Blogs have become an important social tool. It allows the users to share their tastes, express their opinions, report news, form groups related to some subject, among others. The information obtained from the blogosphere may be used to create several applications in various fields. However, due to the growing number of blogs posted every day, as well as the dynamicity of the blogosphere, the task of extracting relevant information from the blogs has become difficult and time consuming. In this paper, we use information retrieval and extraction techniques to deal with this problem. Furthermore, as blogs have many variation points is required to provide applications that can be easily adapted. Faced with this scenario, the work proposes RetriBlog, an architecture-centered framework for the development of blog crawlers. Finally, it presents an evaluation of the proposed algorithms and three case studies.

Highlights

► We developed a blog crawler using software engineering techniques. ► We create applications related to social web. ► We proposed a quantitative and qualitative evaluation.

Introduction

Web 2.0 is changing the way users interact with information (O’Reilly, 2005). It allows them to become an active part of the Web through new tools that enable the creation and content management in a collaborative manner. Among these tools the importance of blogs should be emphasized.
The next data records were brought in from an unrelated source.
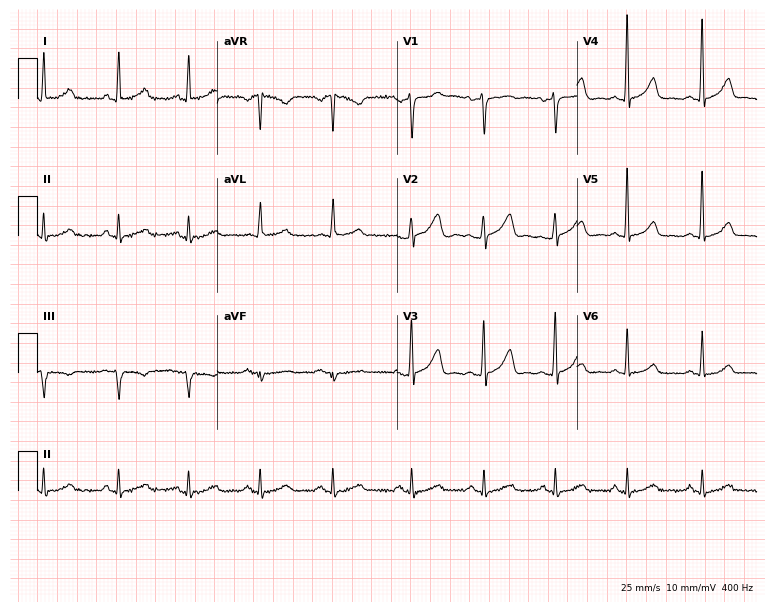
12-lead ECG (7.3-second recording at 400 Hz) from a 44-year-old female. Screened for six findings — first-degree AV block, right bundle branch block (RBBB), left bundle branch block (LBBB), sinus bradycardia, atrial fibrillation (AF), sinus tachycardia — none is recorded. Only these six findings were labelled.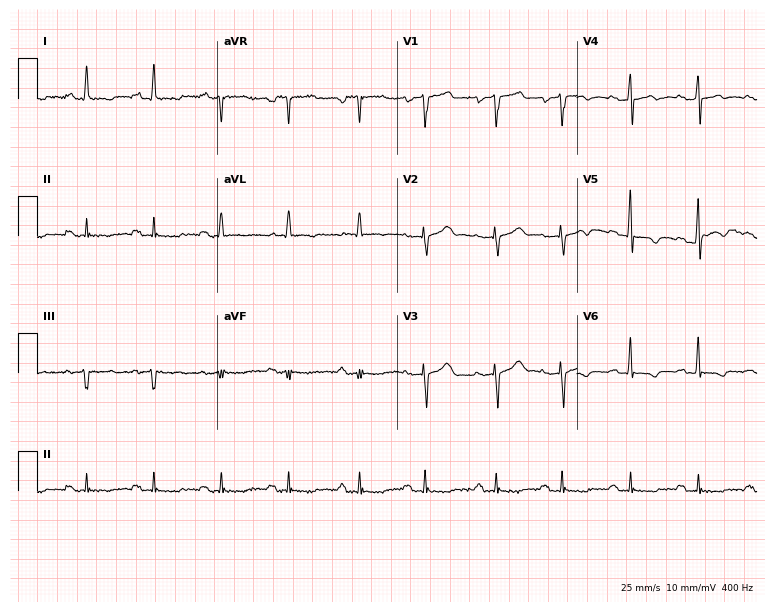
12-lead ECG from a 77-year-old male patient. Recorded interpretation: within normal limits.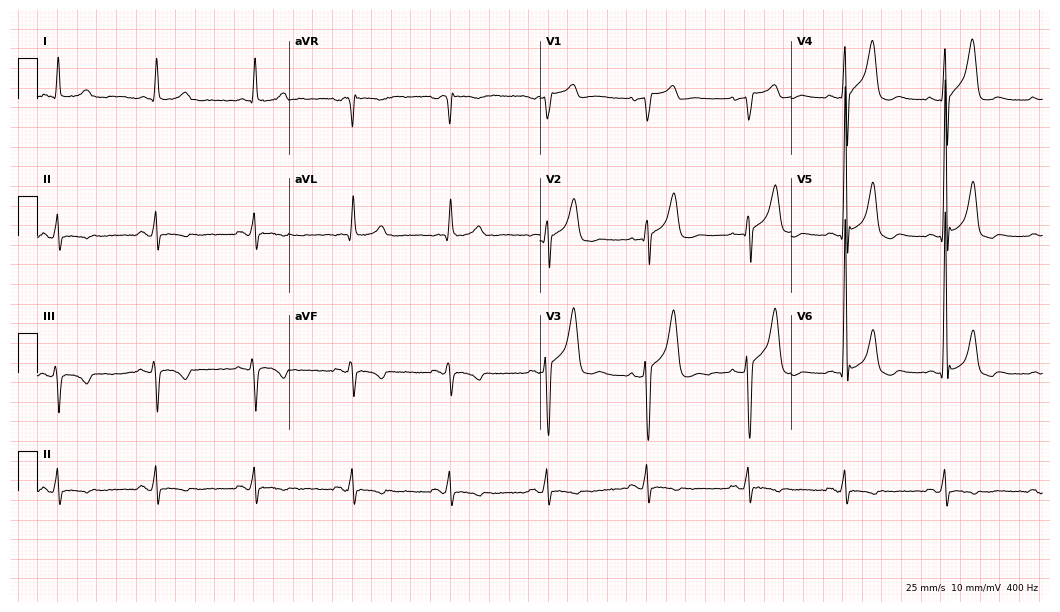
12-lead ECG (10.2-second recording at 400 Hz) from a male, 67 years old. Labelled as a normal ECG.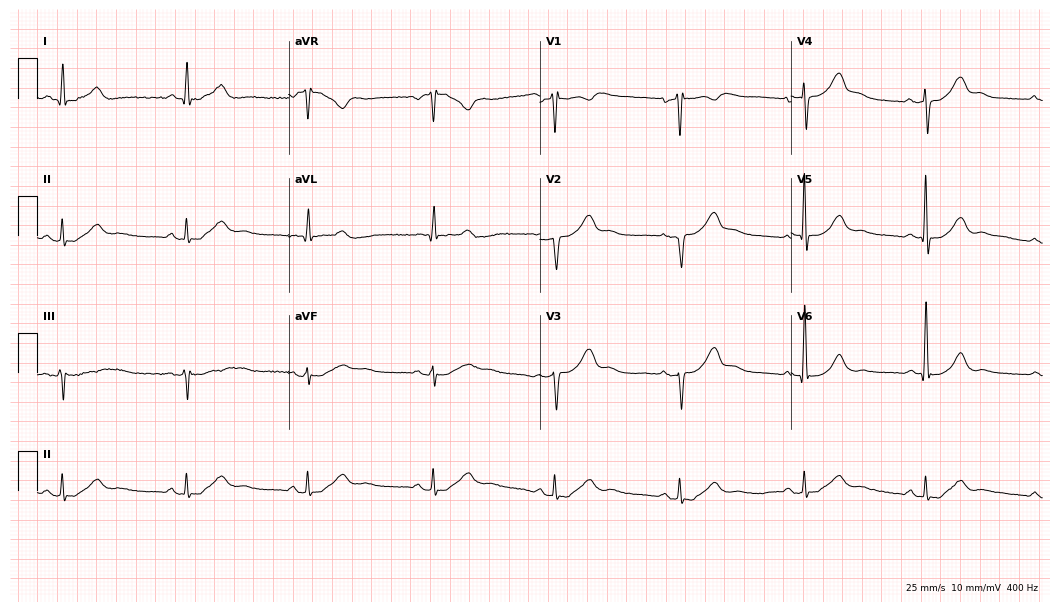
Electrocardiogram (10.2-second recording at 400 Hz), a 55-year-old male patient. Of the six screened findings (first-degree AV block, right bundle branch block (RBBB), left bundle branch block (LBBB), sinus bradycardia, atrial fibrillation (AF), sinus tachycardia), none is recorded.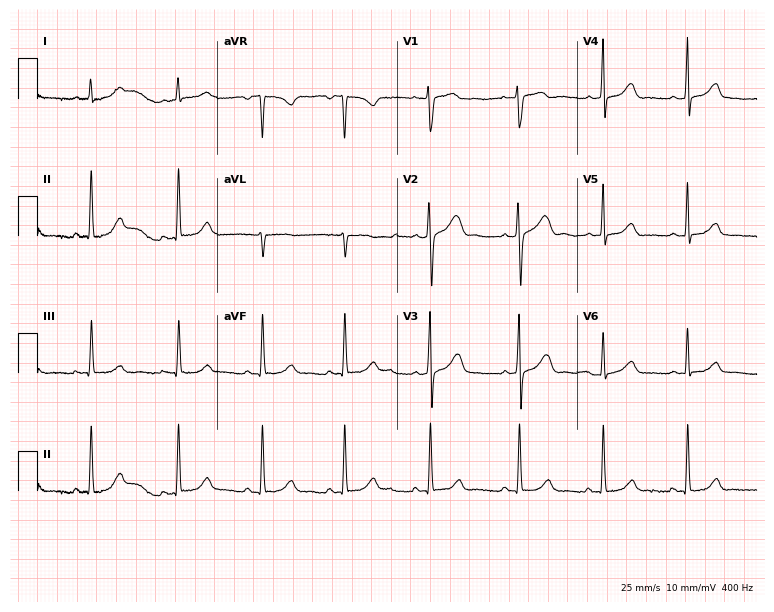
Standard 12-lead ECG recorded from a 25-year-old female (7.3-second recording at 400 Hz). None of these six findings is recorded: first-degree AV block, right bundle branch block (RBBB), left bundle branch block (LBBB), sinus bradycardia, atrial fibrillation (AF), sinus tachycardia.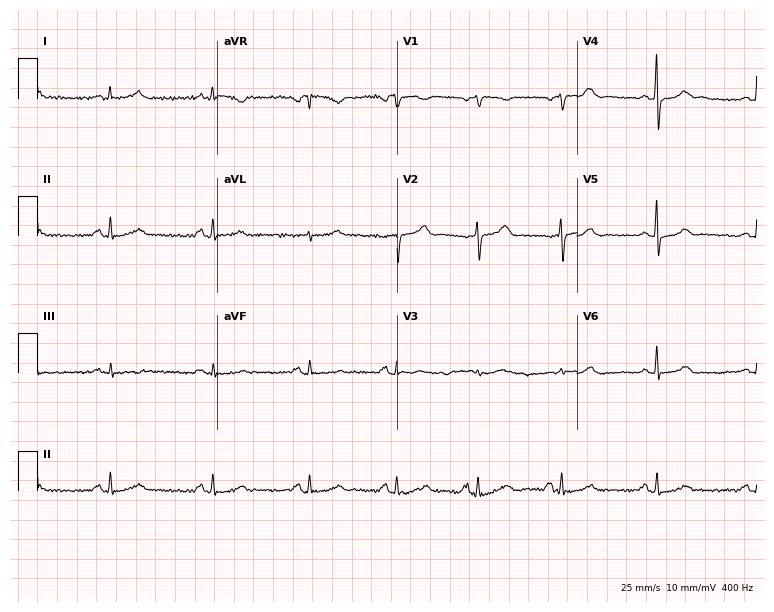
12-lead ECG from a 40-year-old female patient. Recorded interpretation: within normal limits.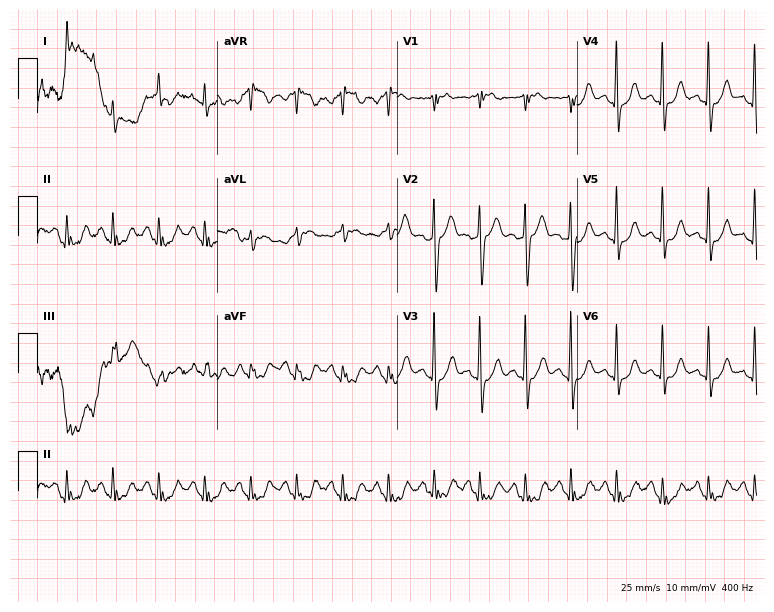
ECG — a 67-year-old man. Findings include sinus tachycardia (a sinus rate of 100 beats per minute or more).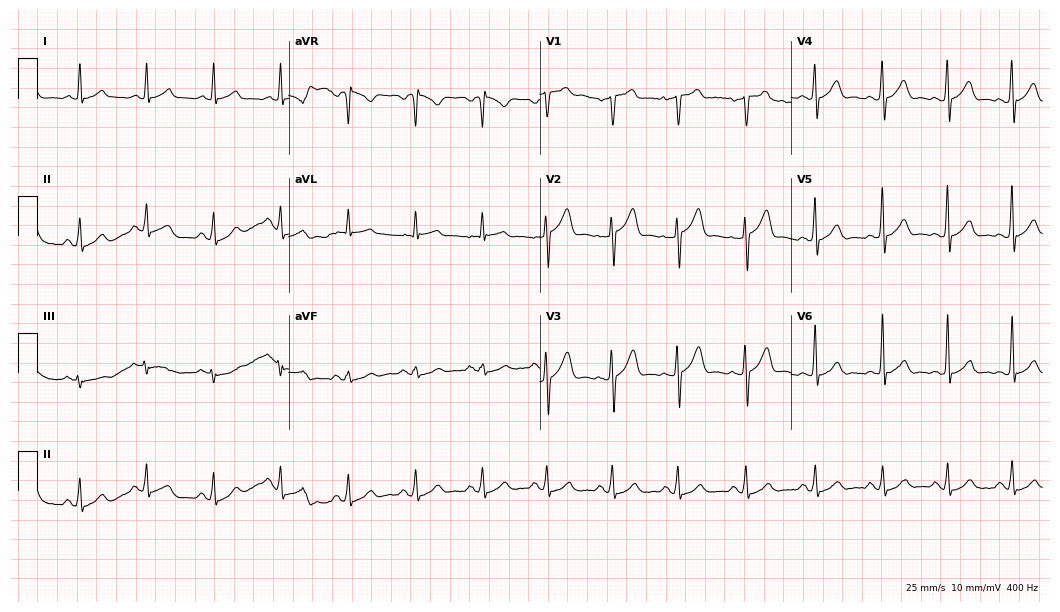
ECG — a man, 41 years old. Screened for six findings — first-degree AV block, right bundle branch block (RBBB), left bundle branch block (LBBB), sinus bradycardia, atrial fibrillation (AF), sinus tachycardia — none is recorded. Only these six findings were labelled.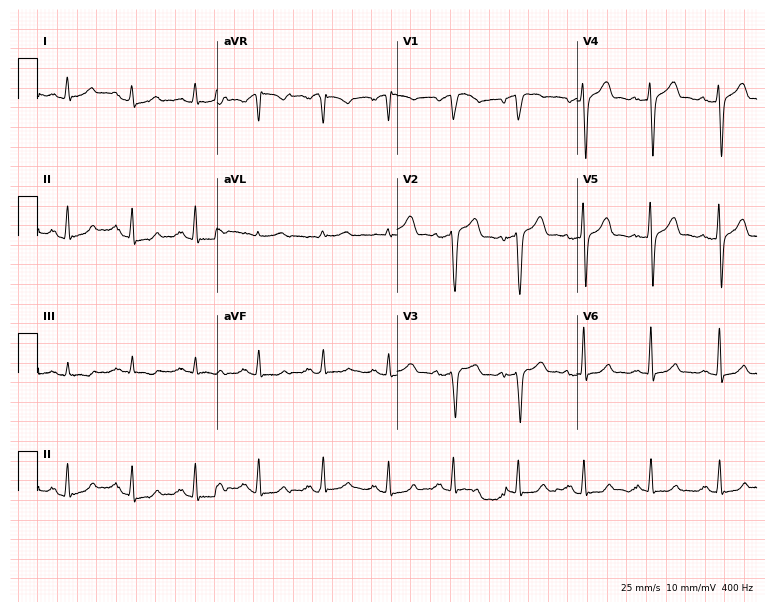
12-lead ECG (7.3-second recording at 400 Hz) from a 49-year-old male. Screened for six findings — first-degree AV block, right bundle branch block, left bundle branch block, sinus bradycardia, atrial fibrillation, sinus tachycardia — none is recorded. Other findings, if any, are not listed.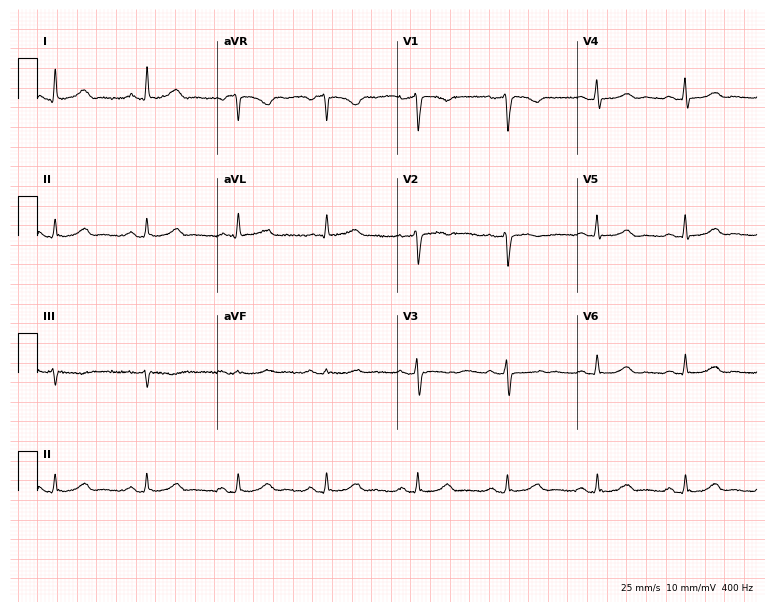
Resting 12-lead electrocardiogram. Patient: a 46-year-old female. None of these six findings is recorded: first-degree AV block, right bundle branch block, left bundle branch block, sinus bradycardia, atrial fibrillation, sinus tachycardia.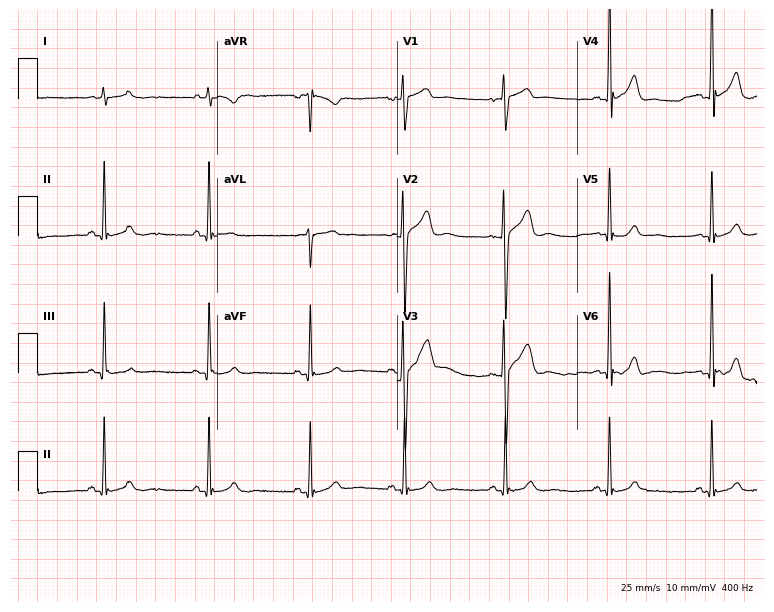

Blogs are proliferating on the Web, particularly due to its simplicity and popularity. Simplicity of blogs use is portrayed, e.g. by Rosenbloom (2004) pointing out that “a blogger needs only a computer, Internet access, and an opinion”. On the other hand, regarding the popularity of blogs, Blood (2004) declared that “Weblogs have become so ubiquitous that for many of us the term is synonymous with ‘personal Web site’ ”. Furthermore, according to a Technoratis report,3 the activity on the blogsphere doubles every two hundred days. This fact also highlights blogs as a very interesting tool which may be used in several areas, e.g., e-commerce and e-learning.

In addition, other companies like Blog Pulse4 and Blog Scope5 have interesting statistics. The first have more than 160 million blogs indexed and more than 60 thousand are created every day. The second indexes approximately 53 million blogs and over a trillion posts.

Due to the large volume of information generated on blogs, it becomes unfeasible to extract information manually. Thus, efficient computational approaches are necessary to extract information from blogs and make a profitable use of its relevant content. This information may be: user preferences, which issues are being addressed in the blogosphere, interesting texts to certain domains (Xiong & Wang, 2008). Thus they may be used, for example, to determine if a product is well accepted in the blogosphere (Takashi Yamada, Atsushi Yoshikawa, Takao Terano, Geun Chol Moon, & Go Kikuta, 2010) or to assist in learning environments (educational blogs) (Qiao et al., 2009, Yang, 2008). Hence, some research has being carried out to automate the information extraction process from blogs (Fujimura et al., 2006, Joshi, 2006).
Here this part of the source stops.